A number of recent studies have included EEG to elucidate the neural basis of cognitive processes (Chandra et al. 2016; Kasabov and Capecci 2015; Lawrence et al. 2014; Roberts and Bell 2000; Sharma et al. 2016, 2017). EEG is an effective technique for measuring temporal resolution; therefore, a multitude of studies use this technique to explain the underlying neural mechanisms involved in the MR task. In a recent study, physiological responses characterizing strategy shifting evoked by the difficulty in the MR task were studied using EEG (Gardony et al. 2017). The authors found that performance in the MR task was negatively correlated with the task difficulty and was reflected by the increased midline frontal theta (4–8 Hz) and reduced parietal alpha power (8–14 Hz). EEG alpha oscillations appear to be sensitive to cognitive performance and mental effort (Klimesch 1999); thus, corresponding changes in the alpha power have been observed in the various studies (e.g. Neubauer et al. (2010); Horst et al. 2013; So et al. 2017).

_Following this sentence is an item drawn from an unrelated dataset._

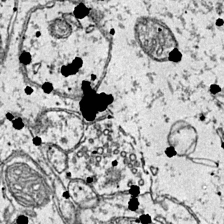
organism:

Of particular relevance to EEG techniques, Event-related synchronization/desynchronization (ERS/ERD) is one of the valuable indexes of cortical deactivation and activation respectively (Pfurtscheller and Aranibar 1977). To date, various studies covering a broad range of cognitive processes include the ERS/ERD method (excellent reviews are given in Klimesch 1999; Klimesch et al. 2006; Neuper and Klimesch 2006) such as mental rotation study (Chen et al. 2013; Klimesch et al. 2006). Specifically, ERD/ERS of the alpha band is sensitive to cognitive task performance (Neubauer et al. 2006; Neubauer and Fink 2009); for example, task involving visual imagery (Salenius et al. 1995) and mental visuospatial manipulation (Williams et al. 1995). Chen et al. (2013) identified the possible neurophysiological basis for the MR process by correlating the alpha ERD with RT in “mentally rotating the hands” task. Similarly, Neubauer et al. (2010) explored the effect of dimensionality (2D vs. 3D), MR training, and hemispheric interaction using alpha ERD. They noticed higher synchronization (decrease in brain activation) in the frontal regions as compared to the other regions following MR training. A relatively lower ERD was associated with faster response time. Not only the classic Shepard-Metzler stimuli, but alphanumeric character stimuli have also shown similar results with alpha ERD. In such a study, Riečanský and Katina (2010) found that late frontal alpha power provided a significant contribution to the prediction of response latency and consequently reduced ERD signified better performance. Considering the importance of alpha ERD in the MR task, we chose alpha ERD in the present study.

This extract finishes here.